Alibaba ATH-Token Foundry has officially announced the open-source release of LOGOS, the first multi-domain scientific generative foundation model based on a unified scientific syntax, in collaboration with the Gaoqiang Institute of Artificial Intelligence at Renmin University of China. The model consistently matches or surpasses traditional domain-specific methods in six representative scientific tasks, using a pure sequence modeling approach.

image.png

Notably, the model demonstrates extremely high parameter efficiency. The LOGOS-1B model, with only 1B parameters, outperforms Microsoft's NatureLM language model, which has 8×7B parameters, on multiple core tasks.

First-in-class unified scientific syntax for heterogeneous objects

LOGOS has built a large pre-training corpus covering seven modalities, including biological macromolecules, chemical entities, and interface interactions, totaling 44.87B tokens. By designing a shared vocabulary, it encodes previously heterogeneous objects such as proteins and small molecules into a unified discrete token sequence.

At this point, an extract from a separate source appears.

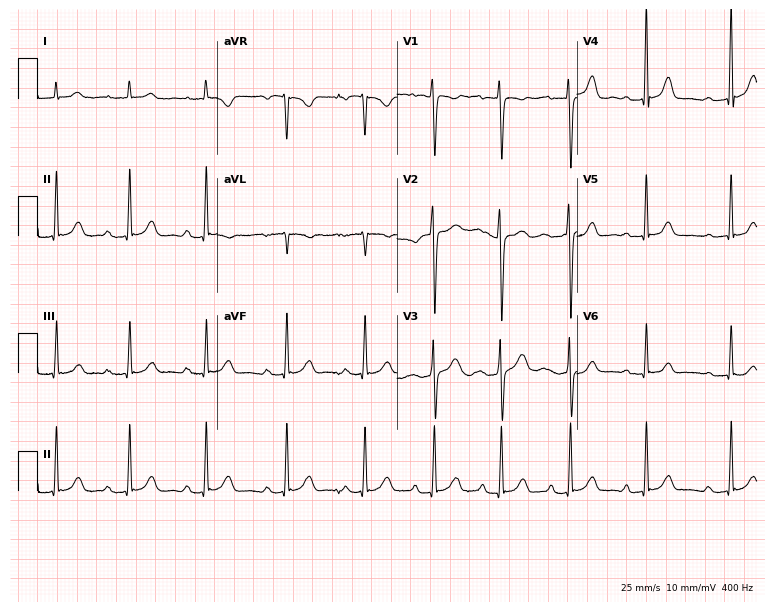
Standard 12-lead ECG recorded from a 27-year-old female (7.3-second recording at 400 Hz). The tracing shows first-degree AV block.

This unique scientific syntax design allows different scientific objects to be understood autoregressively by large models within the same generation space. It even invented a "text description method," enabling complex spatial interaction rules to be constructed in the mind without inputting complex 3D coordinates, relying solely on sequence prediction.

image.png

Eliminating the gap between pre-training and application

In traditional research paradigms, switching models is often required when changing research stages, leading to extensive fine-tuning during model deployment. LOGOS achieves a high level of consistency in form and purpose, as the sequence format of its pre-training data is identical to the input and output formats of downstream tasks.

This high alignment effectively eliminates the gap between pre-training and downstream applications, directly activating generation capabilities without complex adaptation layers. Currently, Alibaba has fully open-sourced the model weights, inference code, and technical report of this large model.